Probably correct. Norad is full of old stuff and can't do much against hypersonic missiles that won't be detected in time. I don't think that hypersonic won't be aimed at Canadian cities, more likely at major US cities or strategic sites. Russia is known to have 5500+ nuclear heads.... I would be surprised that two of them would not be allocated to Toronto(or Ottawa) and Montreal... BUT I challenge that those criminal & crazy Russians would be able to launch all the heads at the same time.... so we Canadians, should be hit way after some others. My main house is about 20km from MTL, if I was alone, I would consider selling it immediately and moving 100s of km away.


----------



## james4beach (Nov 15, 2012)

The military experts themselves say that many kinds of missiles can't be intercepted in a timely fashion. This stuff isn't magic, it has limited capabilities.

I'll say it again, I doubt Russia would nuke us, but they certainly could lob missiles at a target in Canada. This is within the realm of possibilities. No it's not the end of the world and no, we aren't all going to die.

The Russians aren't going to bomb Toronto, but they certainly could hit a fuel depo, or a military area, or perhaps take out vital roads or railways. That's why I started the thread, to ask what the targets might be.

I think it's a mistake to immediately dismiss this kind of thing. War does happen, and preparation can pay off. Something I'm sure @m3s would agree with.

War is scary, and legitimately so. I think it's smart to be prepared. One shouldn't put their head in the sand and pretend bad things will never happen.


----------



## Saintor (May 18, 2019)

james4beach said:


> The Russians aren't going to bomb Toronto,


Why not? TSX is all about Toronto and it is among the top strategical Canadian cities...


----------



## gardner (Feb 13, 2014)

james4beach said:


> I doubt Russia would nuke us, but they certainly could lob missiles at a target in Canada.


If they thought they could go after a NATO country, it would be Estonia or Latvia. They would do it with jeeps, trucks and tanks. There is no possible way it would make any sense for them to do anything at all to Canada, except shoot down the two planes we send to Latvia.

Why would it make sense to divert even a single hand-grenade to assaulting Canada when their "beef" in any sense they have one, is with their neighbouring former satellites?
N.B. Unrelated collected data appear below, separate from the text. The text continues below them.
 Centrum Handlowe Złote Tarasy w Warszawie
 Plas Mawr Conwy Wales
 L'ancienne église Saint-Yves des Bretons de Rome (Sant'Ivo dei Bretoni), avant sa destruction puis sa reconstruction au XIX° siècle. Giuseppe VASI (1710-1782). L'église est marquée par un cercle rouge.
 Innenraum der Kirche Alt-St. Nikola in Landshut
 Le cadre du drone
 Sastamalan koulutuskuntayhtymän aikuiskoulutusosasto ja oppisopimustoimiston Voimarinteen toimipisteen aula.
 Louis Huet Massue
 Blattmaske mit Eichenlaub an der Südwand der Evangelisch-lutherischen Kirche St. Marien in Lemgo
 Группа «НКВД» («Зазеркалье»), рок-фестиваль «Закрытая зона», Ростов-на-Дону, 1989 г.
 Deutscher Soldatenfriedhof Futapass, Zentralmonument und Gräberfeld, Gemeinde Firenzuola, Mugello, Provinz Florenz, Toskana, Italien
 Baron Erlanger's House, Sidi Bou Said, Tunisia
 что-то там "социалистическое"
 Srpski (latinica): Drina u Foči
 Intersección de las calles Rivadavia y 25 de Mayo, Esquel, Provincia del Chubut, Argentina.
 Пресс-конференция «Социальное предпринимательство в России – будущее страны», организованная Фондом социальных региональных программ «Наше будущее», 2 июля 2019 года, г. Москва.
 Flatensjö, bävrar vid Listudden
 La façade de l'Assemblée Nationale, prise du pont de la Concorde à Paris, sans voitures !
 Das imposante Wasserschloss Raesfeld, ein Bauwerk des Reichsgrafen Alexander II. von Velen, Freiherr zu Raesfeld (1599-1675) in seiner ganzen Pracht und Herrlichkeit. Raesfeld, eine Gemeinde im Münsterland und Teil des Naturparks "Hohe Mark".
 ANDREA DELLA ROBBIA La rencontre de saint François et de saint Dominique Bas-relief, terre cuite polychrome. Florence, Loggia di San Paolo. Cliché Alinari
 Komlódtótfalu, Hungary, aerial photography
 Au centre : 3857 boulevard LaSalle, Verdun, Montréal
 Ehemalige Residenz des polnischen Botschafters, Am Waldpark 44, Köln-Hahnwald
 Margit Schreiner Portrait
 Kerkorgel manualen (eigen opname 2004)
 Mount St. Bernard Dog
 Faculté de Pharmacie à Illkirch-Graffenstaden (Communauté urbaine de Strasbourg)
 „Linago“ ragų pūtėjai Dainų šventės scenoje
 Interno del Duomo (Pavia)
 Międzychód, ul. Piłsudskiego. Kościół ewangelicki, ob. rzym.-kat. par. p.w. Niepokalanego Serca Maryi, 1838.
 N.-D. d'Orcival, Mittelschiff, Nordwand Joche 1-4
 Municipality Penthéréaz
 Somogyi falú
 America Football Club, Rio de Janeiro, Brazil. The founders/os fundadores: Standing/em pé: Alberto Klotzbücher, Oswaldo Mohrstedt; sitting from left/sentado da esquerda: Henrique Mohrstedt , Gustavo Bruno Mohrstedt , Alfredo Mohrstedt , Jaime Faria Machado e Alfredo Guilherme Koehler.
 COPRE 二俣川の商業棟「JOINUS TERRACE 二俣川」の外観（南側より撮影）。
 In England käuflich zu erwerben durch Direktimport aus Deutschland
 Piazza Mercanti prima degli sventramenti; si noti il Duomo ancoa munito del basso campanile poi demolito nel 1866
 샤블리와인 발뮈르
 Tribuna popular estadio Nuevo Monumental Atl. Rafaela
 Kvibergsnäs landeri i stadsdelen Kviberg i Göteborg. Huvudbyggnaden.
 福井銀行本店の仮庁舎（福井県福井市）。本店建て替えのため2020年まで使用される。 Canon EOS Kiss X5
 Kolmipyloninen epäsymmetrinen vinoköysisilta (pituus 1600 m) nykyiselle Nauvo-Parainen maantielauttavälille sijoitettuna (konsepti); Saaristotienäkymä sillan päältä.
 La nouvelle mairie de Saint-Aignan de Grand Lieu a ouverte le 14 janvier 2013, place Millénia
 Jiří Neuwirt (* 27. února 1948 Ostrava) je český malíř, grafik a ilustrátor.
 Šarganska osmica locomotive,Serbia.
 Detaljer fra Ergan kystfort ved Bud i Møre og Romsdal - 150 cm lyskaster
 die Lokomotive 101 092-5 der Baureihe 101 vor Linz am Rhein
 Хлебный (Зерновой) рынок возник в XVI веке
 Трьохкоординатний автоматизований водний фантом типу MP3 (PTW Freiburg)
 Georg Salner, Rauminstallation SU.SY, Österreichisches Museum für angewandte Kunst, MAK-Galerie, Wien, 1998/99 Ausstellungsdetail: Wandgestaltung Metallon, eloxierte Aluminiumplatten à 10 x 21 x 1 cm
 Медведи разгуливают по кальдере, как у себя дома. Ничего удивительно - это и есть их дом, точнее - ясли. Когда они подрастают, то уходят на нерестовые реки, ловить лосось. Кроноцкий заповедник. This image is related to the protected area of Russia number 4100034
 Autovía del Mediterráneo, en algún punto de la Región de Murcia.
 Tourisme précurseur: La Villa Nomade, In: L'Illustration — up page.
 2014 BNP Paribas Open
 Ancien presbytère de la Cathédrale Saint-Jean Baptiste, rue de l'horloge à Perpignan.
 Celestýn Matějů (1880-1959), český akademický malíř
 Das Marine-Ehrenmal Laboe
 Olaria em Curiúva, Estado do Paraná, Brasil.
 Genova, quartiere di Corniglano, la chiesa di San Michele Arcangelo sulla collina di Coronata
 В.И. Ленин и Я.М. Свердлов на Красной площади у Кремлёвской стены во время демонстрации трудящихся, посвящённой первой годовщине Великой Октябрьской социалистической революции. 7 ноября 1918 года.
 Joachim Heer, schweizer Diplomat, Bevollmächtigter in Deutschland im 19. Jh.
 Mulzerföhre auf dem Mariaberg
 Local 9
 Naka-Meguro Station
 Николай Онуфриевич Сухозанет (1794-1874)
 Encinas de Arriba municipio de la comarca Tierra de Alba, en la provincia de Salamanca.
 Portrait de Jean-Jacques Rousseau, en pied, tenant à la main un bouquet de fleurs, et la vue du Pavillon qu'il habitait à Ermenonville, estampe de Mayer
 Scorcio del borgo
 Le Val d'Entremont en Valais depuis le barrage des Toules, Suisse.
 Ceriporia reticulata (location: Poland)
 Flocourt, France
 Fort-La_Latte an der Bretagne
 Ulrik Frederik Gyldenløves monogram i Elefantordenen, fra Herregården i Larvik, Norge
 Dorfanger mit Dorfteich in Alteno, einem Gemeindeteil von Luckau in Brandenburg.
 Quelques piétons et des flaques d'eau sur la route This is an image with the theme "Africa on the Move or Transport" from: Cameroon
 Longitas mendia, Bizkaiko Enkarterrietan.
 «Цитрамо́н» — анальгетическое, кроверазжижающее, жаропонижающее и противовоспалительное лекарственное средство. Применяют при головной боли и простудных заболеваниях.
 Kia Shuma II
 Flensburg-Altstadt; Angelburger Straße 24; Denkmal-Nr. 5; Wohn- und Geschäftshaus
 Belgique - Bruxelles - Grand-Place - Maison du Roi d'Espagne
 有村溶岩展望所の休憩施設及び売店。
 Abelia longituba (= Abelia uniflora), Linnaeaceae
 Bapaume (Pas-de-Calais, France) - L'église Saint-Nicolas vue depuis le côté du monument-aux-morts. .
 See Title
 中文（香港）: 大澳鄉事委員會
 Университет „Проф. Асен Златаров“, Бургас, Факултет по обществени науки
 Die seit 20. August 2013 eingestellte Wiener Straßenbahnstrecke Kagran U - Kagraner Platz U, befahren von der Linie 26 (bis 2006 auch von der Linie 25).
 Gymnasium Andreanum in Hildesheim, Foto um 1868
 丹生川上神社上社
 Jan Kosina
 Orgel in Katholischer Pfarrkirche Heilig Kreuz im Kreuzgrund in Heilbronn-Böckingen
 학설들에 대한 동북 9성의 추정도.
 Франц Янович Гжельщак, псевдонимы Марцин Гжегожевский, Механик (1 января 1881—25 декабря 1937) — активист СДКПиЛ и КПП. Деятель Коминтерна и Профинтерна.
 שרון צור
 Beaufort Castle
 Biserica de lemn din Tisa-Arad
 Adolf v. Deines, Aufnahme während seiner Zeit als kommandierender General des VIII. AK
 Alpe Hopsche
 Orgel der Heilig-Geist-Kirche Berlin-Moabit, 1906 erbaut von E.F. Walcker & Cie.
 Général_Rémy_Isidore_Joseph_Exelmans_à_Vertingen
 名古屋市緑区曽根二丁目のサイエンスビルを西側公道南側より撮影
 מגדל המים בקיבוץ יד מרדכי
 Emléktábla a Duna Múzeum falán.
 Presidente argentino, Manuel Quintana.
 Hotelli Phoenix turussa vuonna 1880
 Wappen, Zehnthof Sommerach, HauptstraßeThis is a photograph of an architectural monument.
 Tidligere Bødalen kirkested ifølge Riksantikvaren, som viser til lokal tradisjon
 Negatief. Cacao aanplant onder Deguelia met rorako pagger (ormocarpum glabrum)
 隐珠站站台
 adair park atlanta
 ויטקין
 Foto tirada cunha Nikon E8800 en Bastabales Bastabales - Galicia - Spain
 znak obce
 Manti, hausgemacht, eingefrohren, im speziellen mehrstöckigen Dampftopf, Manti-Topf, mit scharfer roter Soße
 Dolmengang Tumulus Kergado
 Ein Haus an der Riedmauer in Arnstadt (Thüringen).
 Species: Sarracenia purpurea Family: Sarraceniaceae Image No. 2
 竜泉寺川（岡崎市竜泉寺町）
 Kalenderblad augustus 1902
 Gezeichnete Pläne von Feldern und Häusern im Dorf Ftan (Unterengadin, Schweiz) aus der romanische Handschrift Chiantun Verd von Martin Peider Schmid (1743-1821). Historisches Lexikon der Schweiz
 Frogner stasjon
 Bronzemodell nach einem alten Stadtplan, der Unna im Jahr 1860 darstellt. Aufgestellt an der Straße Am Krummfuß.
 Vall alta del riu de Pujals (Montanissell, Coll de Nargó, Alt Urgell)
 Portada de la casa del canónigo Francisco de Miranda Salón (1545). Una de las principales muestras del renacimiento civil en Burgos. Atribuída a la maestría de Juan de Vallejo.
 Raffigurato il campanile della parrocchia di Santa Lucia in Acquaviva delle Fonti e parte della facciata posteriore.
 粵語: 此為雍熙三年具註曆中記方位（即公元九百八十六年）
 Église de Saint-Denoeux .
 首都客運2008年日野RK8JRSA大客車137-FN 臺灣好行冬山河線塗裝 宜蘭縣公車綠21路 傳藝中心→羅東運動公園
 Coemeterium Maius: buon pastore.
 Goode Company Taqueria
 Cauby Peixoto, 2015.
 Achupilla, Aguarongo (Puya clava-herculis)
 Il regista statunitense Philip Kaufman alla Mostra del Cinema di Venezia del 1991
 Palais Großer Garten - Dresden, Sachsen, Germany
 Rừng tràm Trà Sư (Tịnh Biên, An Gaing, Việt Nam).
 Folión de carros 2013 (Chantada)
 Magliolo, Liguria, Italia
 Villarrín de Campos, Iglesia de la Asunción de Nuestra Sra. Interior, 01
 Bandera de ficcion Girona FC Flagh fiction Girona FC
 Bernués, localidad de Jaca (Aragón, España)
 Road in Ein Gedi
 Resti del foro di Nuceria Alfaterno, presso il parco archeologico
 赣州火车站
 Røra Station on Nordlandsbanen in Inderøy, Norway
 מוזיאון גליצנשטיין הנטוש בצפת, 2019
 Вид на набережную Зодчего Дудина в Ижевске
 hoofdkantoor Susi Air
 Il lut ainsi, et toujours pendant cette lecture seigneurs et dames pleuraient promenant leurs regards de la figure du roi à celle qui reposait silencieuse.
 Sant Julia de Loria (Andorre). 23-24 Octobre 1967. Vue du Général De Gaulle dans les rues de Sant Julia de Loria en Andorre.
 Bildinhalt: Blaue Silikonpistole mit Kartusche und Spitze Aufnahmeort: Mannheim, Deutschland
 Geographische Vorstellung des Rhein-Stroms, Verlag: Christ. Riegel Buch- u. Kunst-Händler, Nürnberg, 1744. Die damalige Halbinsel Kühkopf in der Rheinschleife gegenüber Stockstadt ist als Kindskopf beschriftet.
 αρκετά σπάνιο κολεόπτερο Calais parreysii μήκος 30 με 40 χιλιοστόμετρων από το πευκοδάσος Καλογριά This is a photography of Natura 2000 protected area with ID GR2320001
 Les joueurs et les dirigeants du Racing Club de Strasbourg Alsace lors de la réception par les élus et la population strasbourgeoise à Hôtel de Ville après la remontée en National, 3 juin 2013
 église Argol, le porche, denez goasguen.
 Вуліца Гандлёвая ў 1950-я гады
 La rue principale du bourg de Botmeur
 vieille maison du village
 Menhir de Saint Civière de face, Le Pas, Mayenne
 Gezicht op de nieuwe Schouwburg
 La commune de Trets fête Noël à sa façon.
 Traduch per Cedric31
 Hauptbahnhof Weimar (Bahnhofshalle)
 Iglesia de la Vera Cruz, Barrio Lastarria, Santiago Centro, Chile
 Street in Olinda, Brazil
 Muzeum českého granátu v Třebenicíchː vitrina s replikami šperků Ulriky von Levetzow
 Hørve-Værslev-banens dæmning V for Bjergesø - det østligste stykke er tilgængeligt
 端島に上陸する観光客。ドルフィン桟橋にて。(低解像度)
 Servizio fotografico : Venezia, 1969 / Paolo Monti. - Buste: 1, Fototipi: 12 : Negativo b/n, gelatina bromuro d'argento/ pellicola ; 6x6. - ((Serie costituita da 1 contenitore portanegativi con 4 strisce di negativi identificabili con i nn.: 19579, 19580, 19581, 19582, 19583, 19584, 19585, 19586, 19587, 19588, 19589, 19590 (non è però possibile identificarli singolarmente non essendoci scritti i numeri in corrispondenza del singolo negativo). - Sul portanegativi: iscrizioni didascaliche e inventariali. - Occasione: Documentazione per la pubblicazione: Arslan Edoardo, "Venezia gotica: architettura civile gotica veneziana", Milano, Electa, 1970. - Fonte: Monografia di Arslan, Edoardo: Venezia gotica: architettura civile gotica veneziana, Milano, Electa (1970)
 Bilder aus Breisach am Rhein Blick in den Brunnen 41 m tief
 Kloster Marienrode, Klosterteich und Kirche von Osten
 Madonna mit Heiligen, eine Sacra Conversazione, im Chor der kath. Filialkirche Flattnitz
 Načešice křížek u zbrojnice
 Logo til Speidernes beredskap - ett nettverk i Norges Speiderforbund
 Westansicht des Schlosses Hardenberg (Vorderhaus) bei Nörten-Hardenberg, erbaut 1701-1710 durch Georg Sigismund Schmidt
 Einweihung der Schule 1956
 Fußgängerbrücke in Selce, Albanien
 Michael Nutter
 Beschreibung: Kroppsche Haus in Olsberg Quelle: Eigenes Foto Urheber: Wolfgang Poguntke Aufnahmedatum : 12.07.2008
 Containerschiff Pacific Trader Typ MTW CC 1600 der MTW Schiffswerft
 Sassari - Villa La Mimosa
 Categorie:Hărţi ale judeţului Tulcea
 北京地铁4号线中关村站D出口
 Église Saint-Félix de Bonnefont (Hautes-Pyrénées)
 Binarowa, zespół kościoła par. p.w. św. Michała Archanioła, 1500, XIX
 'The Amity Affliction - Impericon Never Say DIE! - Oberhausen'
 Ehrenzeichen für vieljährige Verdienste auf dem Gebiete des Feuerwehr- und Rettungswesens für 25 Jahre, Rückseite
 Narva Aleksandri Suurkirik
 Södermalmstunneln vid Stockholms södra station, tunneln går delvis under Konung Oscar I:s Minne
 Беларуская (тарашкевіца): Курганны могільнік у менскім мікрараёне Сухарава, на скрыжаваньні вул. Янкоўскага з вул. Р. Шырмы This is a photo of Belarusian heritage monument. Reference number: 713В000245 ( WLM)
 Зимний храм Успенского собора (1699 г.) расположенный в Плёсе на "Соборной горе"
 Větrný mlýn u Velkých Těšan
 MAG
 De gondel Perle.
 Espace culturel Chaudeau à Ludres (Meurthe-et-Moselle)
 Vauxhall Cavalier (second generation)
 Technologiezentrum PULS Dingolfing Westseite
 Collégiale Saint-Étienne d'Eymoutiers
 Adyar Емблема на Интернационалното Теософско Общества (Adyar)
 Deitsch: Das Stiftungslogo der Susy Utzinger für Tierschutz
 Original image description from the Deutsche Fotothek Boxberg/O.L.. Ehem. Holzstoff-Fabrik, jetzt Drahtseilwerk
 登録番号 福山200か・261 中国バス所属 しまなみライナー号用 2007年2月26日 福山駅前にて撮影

Hitting Canada would be a random and anti-strategic move -- they could attack -- I don't know -- Portugal, probably to just as great effect.


----------



## andrewf (Mar 1, 2010)

Agreed--there is nothing to be gained by attacking Canada. I don't see Russia diverting much resources from targeting the US to instead target Canada.


----------



## twa2w (Mar 5, 2016)

What I am going to write is from memory.
Russia has about 6,000 nuclear weapons. I am not sure how up to date much of the soviet nuclear weapons are in terms of electronics and guidance. 
Both Russia and China have hypersonic missiles. The hypersonic missiles are new and modern with up to date tech - unknown as to how many they have.
The USA does not and defenses against those missiles are limited. Putin knows this as does Biden. Hence Putin posturing about wiping out the USA if the USA pushes too hard. Biden knows Putin is crazy and could start a nuclear war using his new hypersonic technology and the USA would not be able to do much.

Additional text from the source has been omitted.